Resulting scores for the input variables (features).

Note that scores field only contains values of \(\mu^*\) for screening indices, total indices for sobol indices FAST technique and main indices for Sobol indices EASI technique as a singe most informative number. For deeper analysis all other coefficients may be taken from RankResult.info[‘Ranker’][‘Detailed info’] field.

The scores matrix contains \(dim(Y)\) rows and \(dim(X)\) columns (\(dim\) is dimensionality). Each element of this matrix \(s_{ij}\) is the sensitivity of the i-th output component to the j-th component of the input (a feature). In general, \(s_{ij}\) is a positive float number, except some special cases:

  • In the sample-based mode, if the value of the j-th feature in the sample is constant (the input sample, x in Analyzer.rank(), contains a constant column), all scores of this feature (j-th score matrix column) will be nan since there is no way to estimate the sensitivity of the output to a constant component.
  • In the sample-based mode, if the value of the i-th response component in the sample is constant (the output sample, y in Analyzer.rank(), contains a constant column), the scores of all features vs this output (i-th score matrix row) will be 0.0 — it is assumed that this output is insensitive to all features since its value is constant.
  • The first of the above rules has priority: if the sample contains both a constant feature \(x_j\) and a constant output \(y_i\), the \(s_{ij}\) score is nan.
  • In the blackbox-based mode, if the lower and upper bounds of a feature are equal (see bounds in Blackbox.add_variable()), it is interpreted as a constant input, so the resulting score for this feature will be nan, similarly to the sample-based mode with a constant column.
status

Finish status.

Type:Status

For details, see section Status.

std
type:ndarray, 1D or 2D, float

Scores standard deviation.

New in version 6.6.

Standard deviation matrix is structurally similar to the scores matrix: it also contains \(dim(Y)\) rows and \(dim(X)\) columns, and each element \(\sigma_{ij}\) is the standard deviation of the \(s_{ij}\) score. In general, \(\sigma_{ij}\) is a non-negative float number, except the following special cases:

  • If \(s_{ij}\) score is nan (such as the scores of constant features, see scores for details), \(\sigma_{ij}\) is also set to nan.
  • Estimation of std may fail due to insufficient data. Again, such \(\sigma\) values are set to nan. This may happen even if there is enough data to estimate the corresponding score (so the score is not nan, but its deviation is). One of the examples where it is possible is a blackbox-based SDA run with a blackbox that frequently outputs nan values: the output data may be sufficient to estimate its score, but insufficient to perform the cross-validation process that is used to calculate score deviation.
variances
Type:ndarray, 1D or 2D, float

Variances of scores.

New in version 6.6.

Matrix of variances is filled with elementwise squares of the std.

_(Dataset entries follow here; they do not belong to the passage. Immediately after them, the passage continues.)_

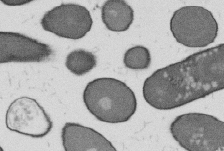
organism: B. subtilis
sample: Bacterial spore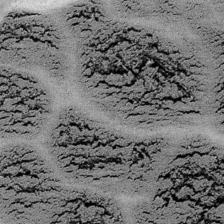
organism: Embia sp.
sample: Silk gland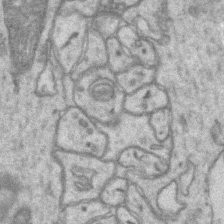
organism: Mouse
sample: CA1 Hippocampus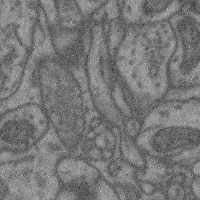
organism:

11.11.4. SelectResult — feature selection result

class da.p7core.gtsda.SelectResult

SDA Selector final results. An object of this class is only returned by Analyzer.select() and should never be instantiated by user.

approx_model

Final GTApprox model constructed on selected subset of features.

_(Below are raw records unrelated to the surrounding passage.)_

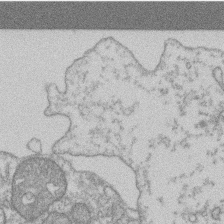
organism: Mouse
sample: T cell stromal cell synapse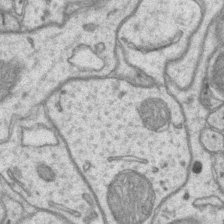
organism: Mouse
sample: CA1 Hippocampus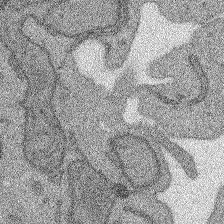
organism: Human
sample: HeLa cells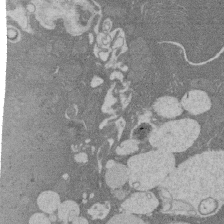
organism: Rat
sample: Salivary granule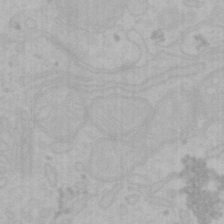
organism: Mouse
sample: Choroid plexus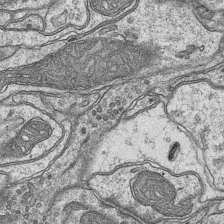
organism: Mouse
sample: CA1 Hippocampus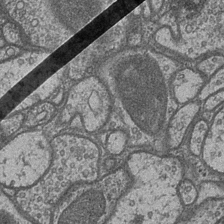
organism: Drosophila
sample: Optic medulla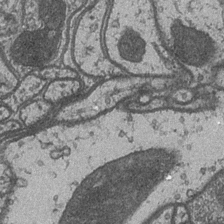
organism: Drosophila
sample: Optic medulla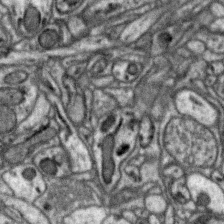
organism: Zebra finch
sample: Brain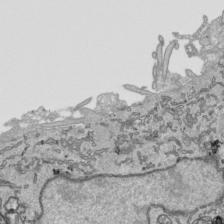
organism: Human
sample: Mitochondria in HCT116 cells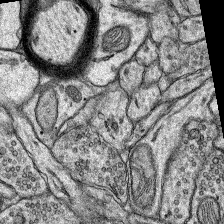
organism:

Option GTSDA/SaveModel may be used to enable or disable saving of final constructed model (if it is disabled field approx_model is not created as well).

Type:Model
feature_list
Type:ndarray, 1D, float

List of chosen input variables (features).

info
Type:dict

SDA Selector procedure information.

status

Finish status.

Type:Status

For details, see section Status.

validation_error
Type:float

Validation error for the model constructed on selected subset of features.